Copy and pasting a code chunk you already have (but be careful of duplicated chunk names!)

Task 2

Load the tidyverse package and read in the data in the setup code chunk.

The dataset can be found (or read directly from) https://and.netlify.app/datasets/gensex_2022_messy.csv

### load tidyverse if working on your own computer
library(tidyverse)

### on university computers, load
library(dplyr)
library(readr)

### read in data
gensex <- readr::read_csv("https://and.netlify.app/datasets/gensex_2022_messy.csv")

Task 3

Review the Codebook at the link below, which has all the information you need about this dataset.

View the Codebook

Analysis

You will need the output from all of the following tasks in order to complete the worksheet quiz.

Visualisation

Task 4

Recreate the plot below by following the subtasks.

Feel free to use any colours you like but in case you prefer our trademark Analysing Data colour scheme, the hex codes are #52006f for the purple and #009fa7 for the teal.

Figure 1: Linear relationship bwteen frequency and strength of romantic feelings.

Task 4.1

Make a basic scatterplot of the romantic_freq (x axis) and romantic_strength (y axis) variables. Set the colour and size of the points to something that looks nice to you

Scatterplots (or scattergrams) are composed of points.

The plot should look something like this:

gensex %>%
  ggplot(aes(romantic_freq, romantic_strength)) +
  geom_point(
    size = 3,
    colour = "#52006f"
  )

Let’s do something about the overplotting.

The term overplotting refers to the situation where there’s too many plotting elements on too little space. Because of the values our two variables take (1-9), there are only 81 (9 × 9) possible places for any given point. Given our sample size, this necessarily means that many of the points are just drawn on top of one another.

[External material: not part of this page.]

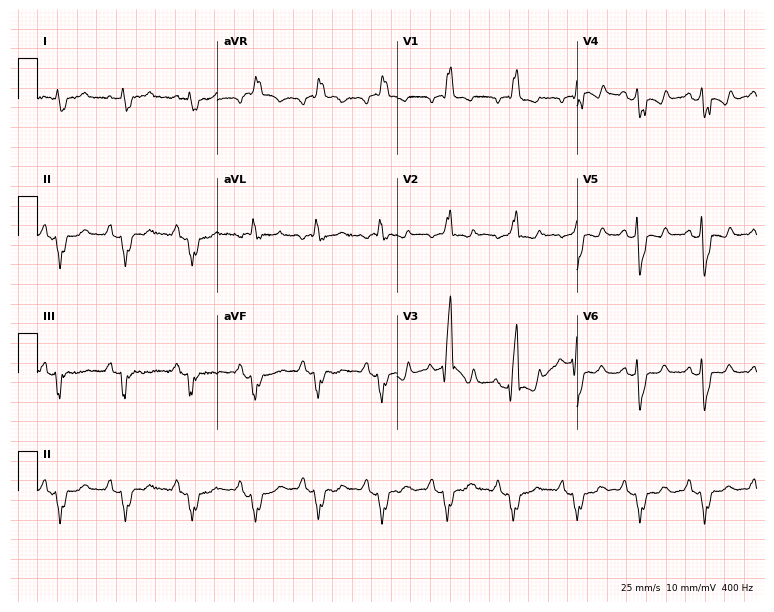
ECG (7.3-second recording at 400 Hz) — a 76-year-old woman. Findings include right bundle branch block.

One way around this problem is randomly nudging each point horizontally and vertically by a small amount. We can do that using the position = argument that can be given to geom_point(), passing the position_jitter() function to this argument.

Task 4.2

Apply position_jitter() to the scatter.

The function works even if you don’t give it any argument. You can, however, control its behaviour - how much the points get nudged along the horizontal/vertical dimension.

gensex %>%
  ggplot(aes(romantic_freq, romantic_strength)) +
  geom_point(
    size = 3,
    colour = "#52006f",
    position = position_jitter(
      width = 0.2,
      height = 0.2,
      # setting a random seed to a number guarantees that
      # the points get jittered the same way every time
      seed = 1234))

Task 4.3

Another way of mitigating overplotting is using transparency. Make the points semi-transparent. If you don’t know how, look it up online.

You can look up something like “make points transparent in ggplot”.

# you can assign the plot a name...
my_scatterplot <- gensex %>%
  ggplot(aes(romantic_freq, romantic_strength)) +
  geom_point(
    size = 3,
    colour = "#52006f",
    position = position_jitter(
      width = 0.2,
      height = 0.2,
      # setting a random seed to a number guarantees that
      # the points get jittered the same way every time
      seed = 1234),
    alpha = .3) # 0 = fully transparent; 1 = fully opaque

# ...and call it to have it printed out
my_scatterplot

Task 4.4

Add the line of best fit with geom_smooth(). By default, the line drawn is not based on the linear model. Check out the plots in Lecture 7 to see how you can change this.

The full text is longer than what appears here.